Но все четыре корабля - призы русского капитана. Турок, видимо, вопрошал себя, как получилось, что он, потрясенный бедой: горит бизань-мачта, - оглушенный пальбой, ослепленный выстрелами, прозевал миг абордажного сближения русских и позволил спустить флаг? Как получилось, что этот красный флаг с полумесяцем и еще три таких же флага с шебеке привязаны к фок-мачте русского брига с таким небрежением, словно русские готовы намотать их на швабры?

Дрогнула душа Казарского. Суд, который молча вершил над собой капитан, отозвался в ней сильнее, чем прежде панический ужас Улдуз.

Казарский был большим любителем интересных книг, особенно исторических. Его давно занимала загадка поведения человека на войне. Почему вдруг турки, прекрасные мореходы, бойцы свирепые и безбоязненные, стали терпеть поражение за поражением? Почему четыре века страх сковывал Грецию, Словению, Фракию, - все Балканы. Сковывал весь малоросский и российский берег Черного моря. И вдруг перестал сковывать?

Государства, как и люди, дряхлеют, - отвечал сам себе Казарский. И несчастливы храбрецы, которым выпадают горькие сражения времен упадка своего государства!

- Ага! Сиз капудансиз? - повторил Казарский, голосом подчеркивая, что он уважает в пленном его боевые качества.

Капитан провел по его лицу невидящим взглядом. Отворотился к «Босфору».

Командир «Сокола» Вукотич вознегодовал:

- Башибузук! Сатрап! Он еще артачится! Сидит на своем заду, как у себя в гареме, и штилюет, видите-ли! Молчит и никакой ряби!

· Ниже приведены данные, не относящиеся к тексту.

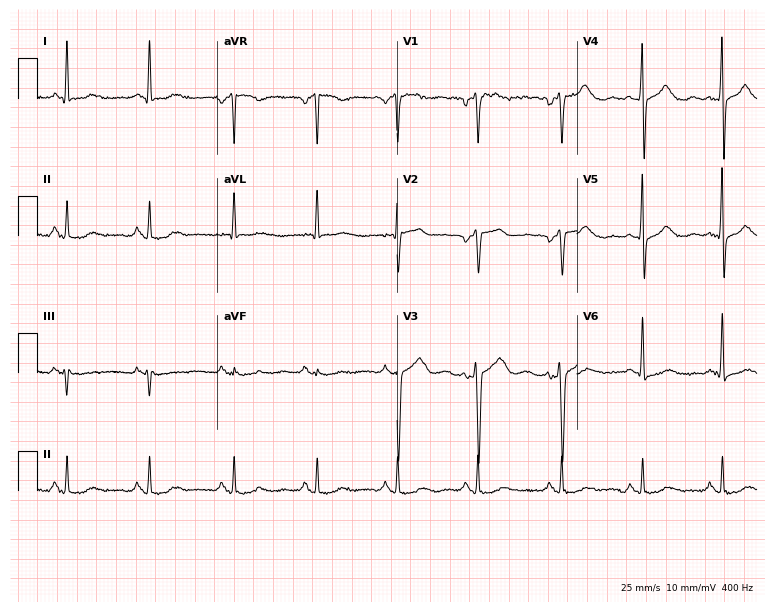
Standard 12-lead ECG recorded from a female patient, 52 years old (7.3-second recording at 400 Hz). Read as a normal ECG.

Черноволосый, с нервным бойким лицом, сухой и невысокий, Вукотич, полусерб, по внешности сербом был куда более, чем только наполовину. Прямые брови его дерзко расходились от переносицы и придавали его лицу несколько надменное, вызывающее выражение. Но этот дерзкий взлет бровей не был пренебрежением к другим, a словно бы страдальческим удивлением: за что родине его предков, Сербии, такая злосчастная судьба!

Вукотич подскочил к капитану.

- Послушай, ты! Ты на военном корабле, а не в кофейне Стамбула Ты - пленный. Пленного спрашивают - пленный отвечает!

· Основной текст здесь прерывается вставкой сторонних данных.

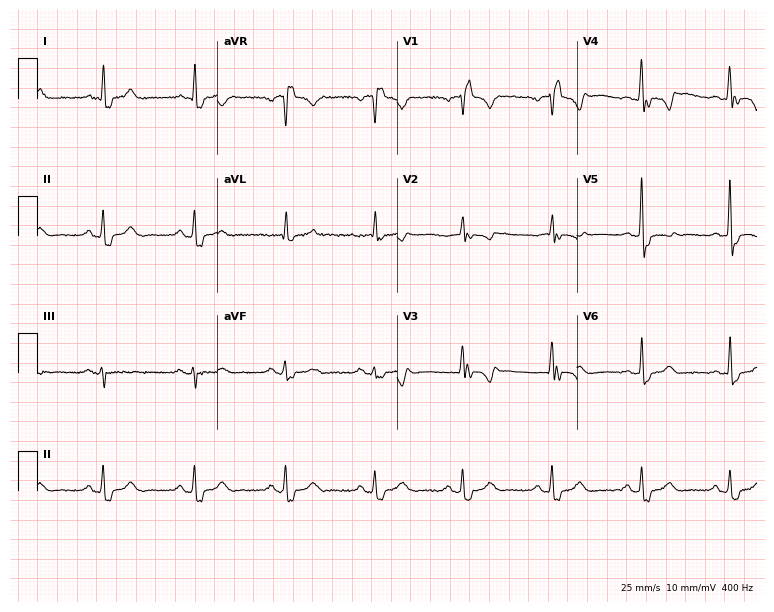
Resting 12-lead electrocardiogram. Patient: a 78-year-old man. The tracing shows right bundle branch block.

«Соколу» Вукотича предстояло остаться в разведке, когда «Ганнимед» и «Меркурий» уйдут.

- Гляди, как он отчесывает капитана! - добродушно усмехнулся Стройников. - Оставьте его, Вукотич! Не будет он говорить.

- Он должен говорить!

- Что ж с него, с живого, шкуру сдирать?…

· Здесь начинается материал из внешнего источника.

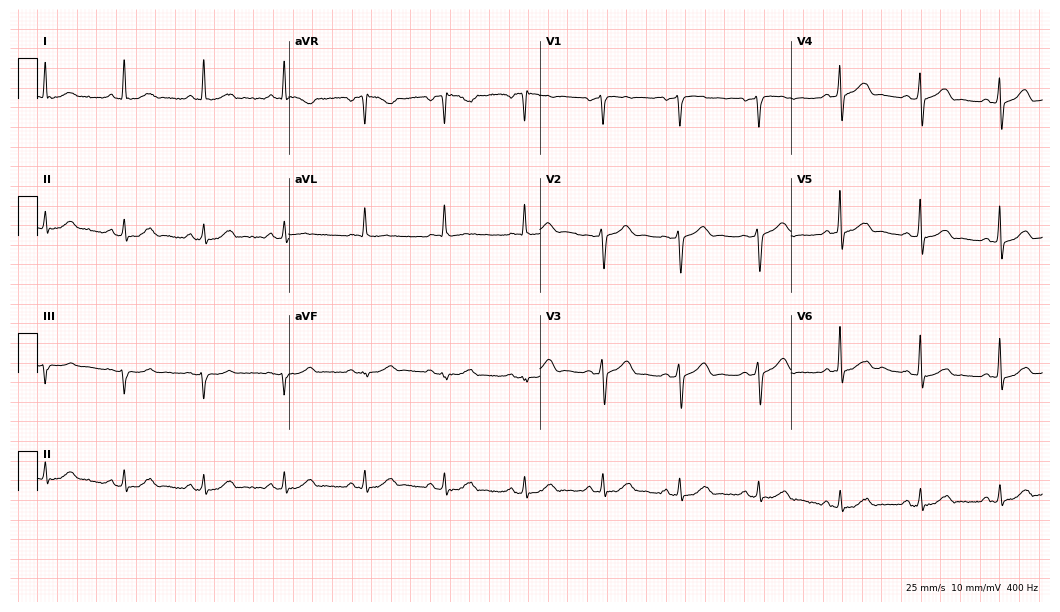
12-lead ECG from a man, 59 years old. Recorded interpretation: within normal limits.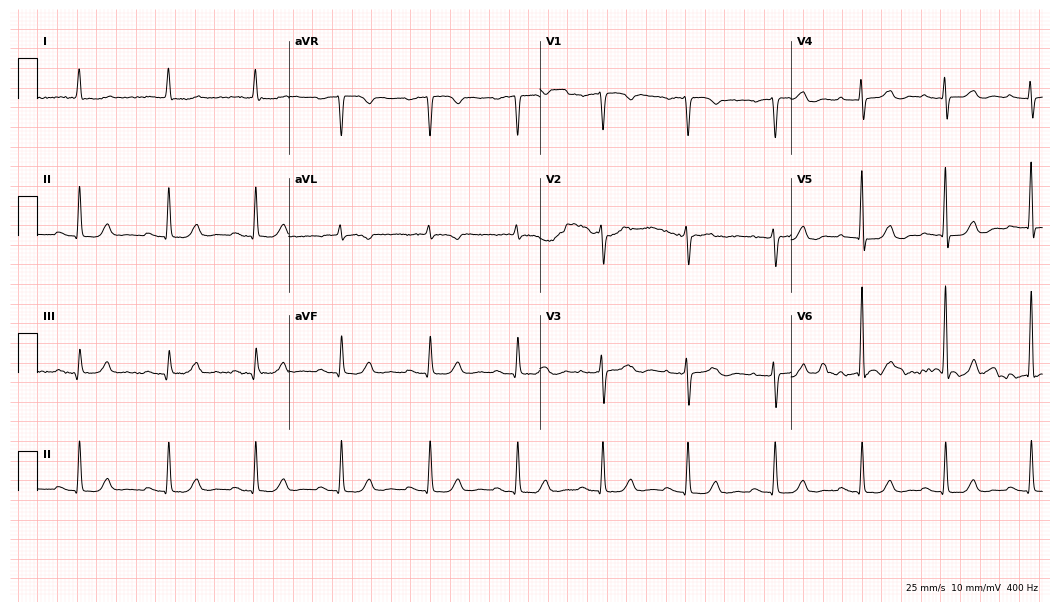
Resting 12-lead electrocardiogram. Patient: an 80-year-old woman. None of these six findings is recorded: first-degree AV block, right bundle branch block, left bundle branch block, sinus bradycardia, atrial fibrillation, sinus tachycardia. Other findings, if any, are not listed.

- Вот так! Вот так нам и надо, славянам! С нас сдирают - а мы рассиропливаемся! Наполеон - европеец, а и он так не сиропил с пленными, как мы.

- Но вы же не Наполеон, Вукотич…

- А почему я не Наполеон! Почему я не Наполеон! - с неожиданной силой вновь взорвался Вукотич. - Нет, господа! Если б я был на месте французов, на месте англичан, я бы и не в такие лисьи игры, в какие они играют с нами, играл бы! Я бы совсем славян за простаков брал и предавал их еще больше, чем они предают, без стеснения!